Potency comparisons between ENPRESSE-28 and ALTAVERA depend on the specific clinical indication. These are agents from distinct pharmacological classes and are not directly interchangeable by dose. A physician or clinical pharmacist should guide any therapeutic switching decisions.
The standard adult dose of ENPRESSE-28 is: 1 tablet (ethinyl estradiol 0.035 mg / norgestimate 0.25 mg) orally once daily for 21 days, followed by 7 placebo days.. The standard adult dose of ALTAVERA is: 1 tablet (ethinyl estradiol 0.03 mg / levonorgestrel 0.15 mg) orally once daily for 21 days, followed by 7 placebo days.. Dosing should always be individualized based on indication, renal and hepatic function, age, and other patient factors.
No direct drug-drug interaction has been formally documented between ENPRESSE-28 and ALTAVERA in current clinical databases. However, individual patient risk factors including other medications, organ function, and comorbidities should always be evaluated by a qualified healthcare provider.

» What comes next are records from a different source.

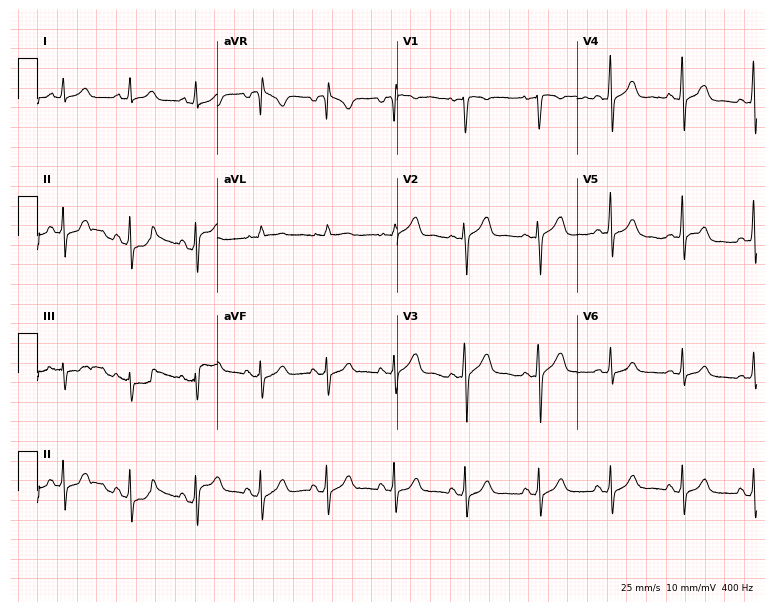
ECG (7.3-second recording at 400 Hz) — a woman, 33 years old. Labelled as a normal ECG.
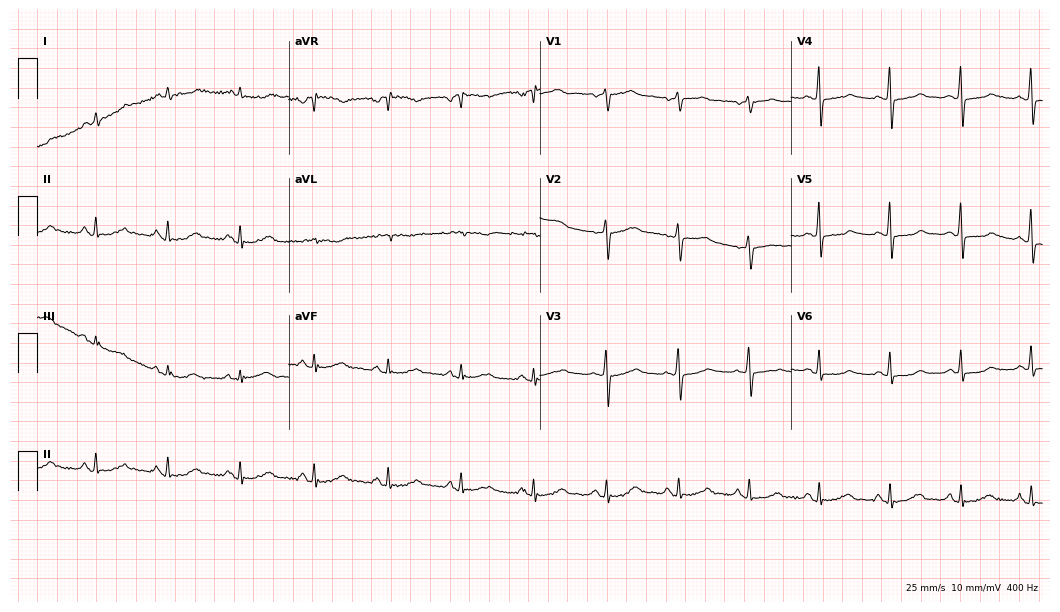
ECG — a 66-year-old female. Labelled as a normal ECG.
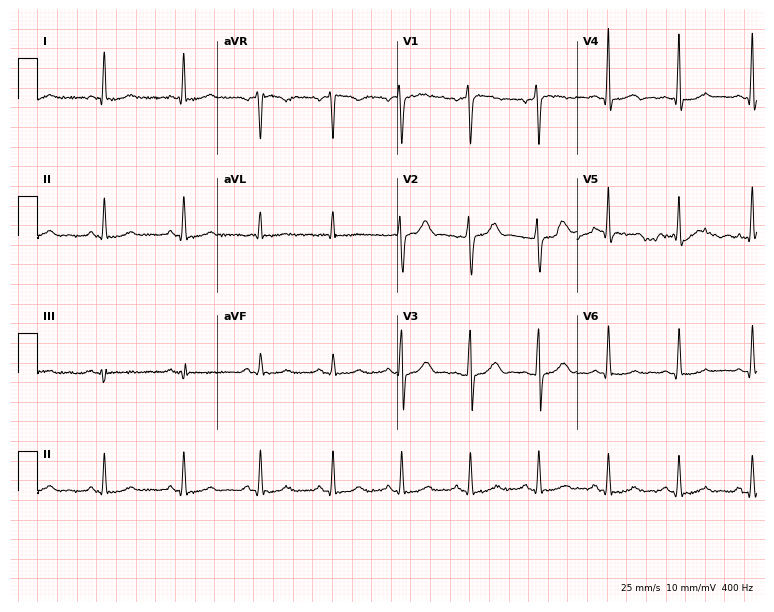
ECG (7.3-second recording at 400 Hz) — a 36-year-old male. Labelled as a normal ECG.

The maternal-fetal safety profiles differ. ENPRESSE-28 is classified as Category C. FDA Pregnancy Category X. First trimester: High risk of fetal malformations including craniofacial defects, cardiac anomalies, and neural tube defects. Second and third trimesters:. ALTAVERA is classified as Category C. ALTAVERA contains ethinyl estradiol and levonorgestrel. First trimester: Inadvertent exposure during organogenesis is associated with a very low absolute risk of cardiovascular def. Always consult a maternal-fetal medicine specialist before taking either drug during pregnancy or lactation.